We took the already made dough and used it to create our different pizza’s each with their own unique tastes.

Pizza Bianco with Four Cheeses was the first of the three unique and tasty pizza’s we made. We started off cutting and grating all the ingredients. There are four different cheeses in this pizza each providing a punch of flavor. They were Fontina, Pecorino, Parmigano and Asiago. Along with the four cheeses we added a healthy dose of Garlic and Rosemary. Once the prep work was done we rolled out our dough to the desired size and transferred it to a well coated with cornmeal pizza peel. Then we brushed our rolled out dough with olive oil and added the garlic and rosemary before taking our four cheese blend and liberally covering the pizza.

For our next pizza we used different dough. Andis shared with is his No Knead Dough recipe and brought three premade batches for us to use for our Classic Pizza Margherita pizza. He also explained why it’s important to grate your own cheese rather than buying the pre-grated. They use a starch to keep the cheese from clumping in the bag and that addition can change the flavor of the cheese. Grating your cheese fresh eliminates that problem and allows the full and uninterrupted flavor of the cheese to shine through. After rolling our dough we assembled our pizza’s on a pizza peel as we had previously done. Again we brushed with a little olive oil then generously sprinkled the buffalo mozzarella before toping with fresh sliced Roma tomatoes and fresh basil.

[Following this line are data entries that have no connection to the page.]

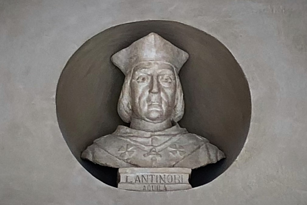 Il busto di Anton Ludovico Antinori nel colonnato del Palazzo dell'Emiciclo.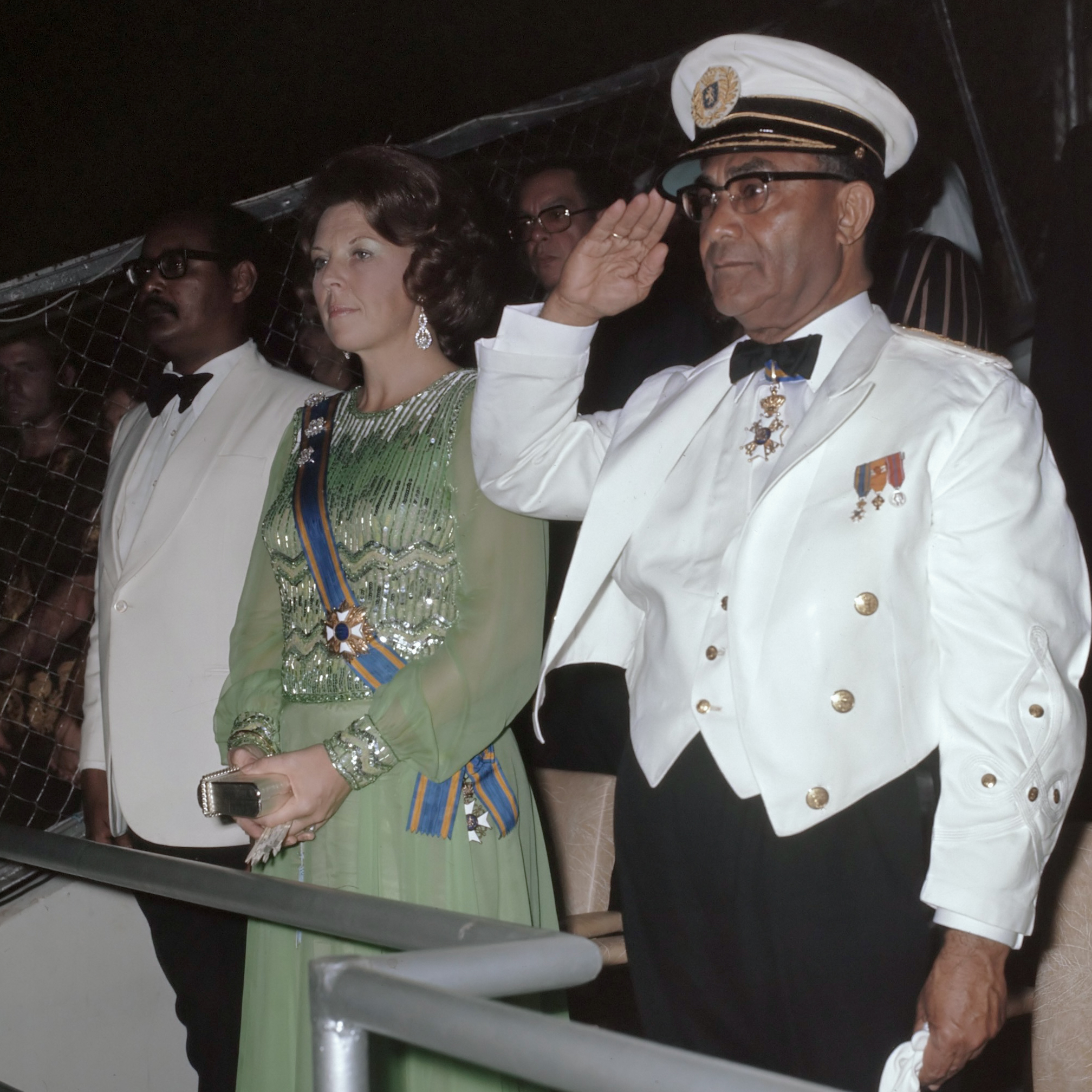 Aankomst Prinses Beatrix en Prins Claus in Paramaribo en verblijf, Prinses Beatrix en Prins Claus inspecteren erewacht in Paramaribo; vlnr Arron, Beatrix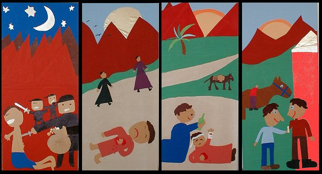 Enghave Kirke, Børnealtertavle:Den barmhjertige Samaritaner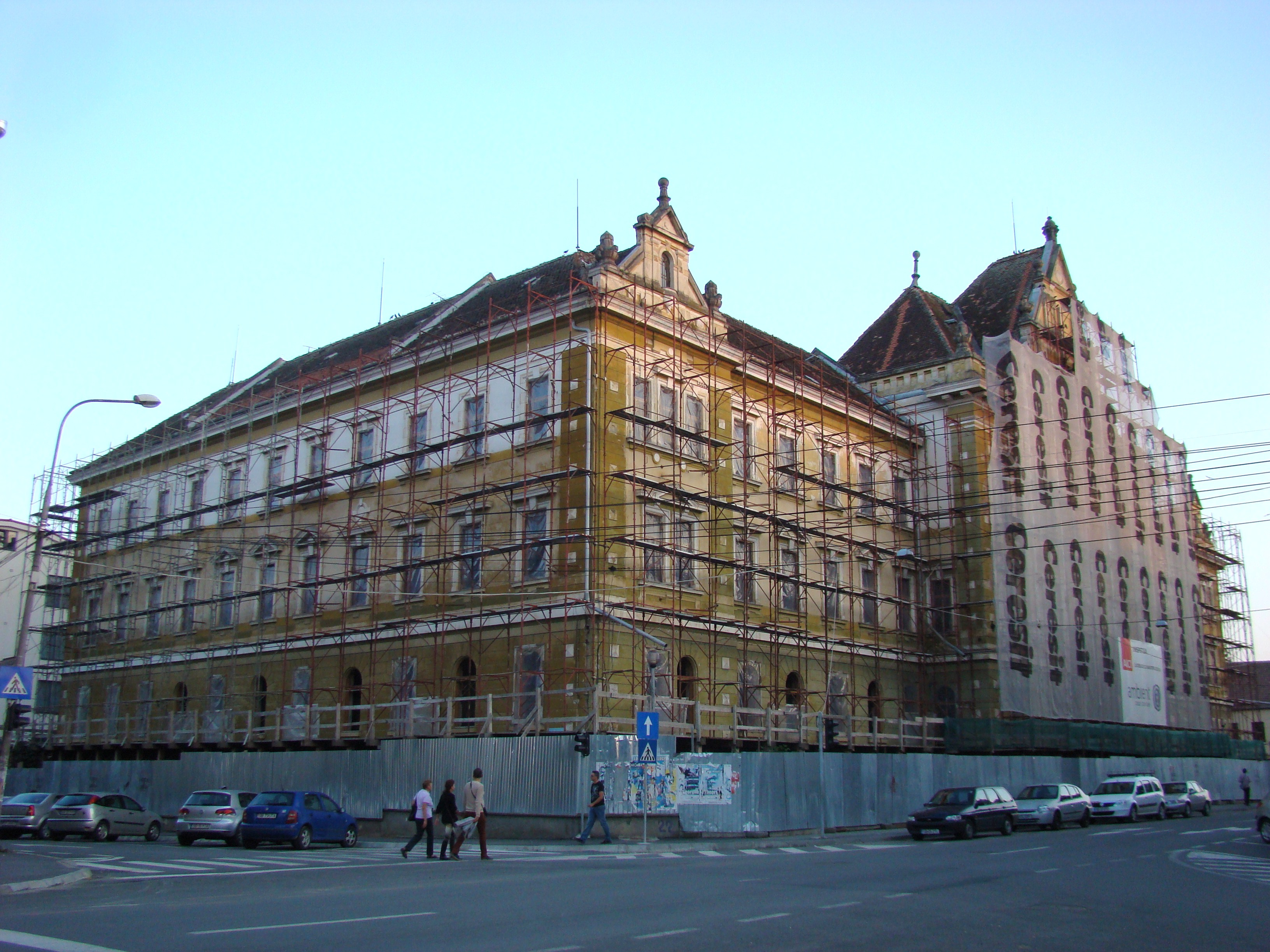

Our last pizza, a Pizza with Italian Sausage, Broccoli Raab and Fresh Mozzarella, took a little more work. First we removed the casing on our sausage and in a skillet we cooked that before adding the onions and garlic. Once the onions were soft we combined the tomatoes and red pepper flakes and simmered. The last part of the process is to blanch our broccoli raab. We drop it into a pot of boiling water to cook it but not too much then it gets transferred to a ice bath to stop it from cooking any more. Once all the ingredients are prepped we roll out our dough and transfer it to a pizza peel. Then we use out sauce and coat the pizza before adding the cheese and then topping it with the Broccoli Raab.

Of course we tried all three along the way. By the time we left we had stuffed our faces with some of the best pizza I have had in a long while. It certainly has encouraged me to take my Baking Steel out of the cabinet and into the oven.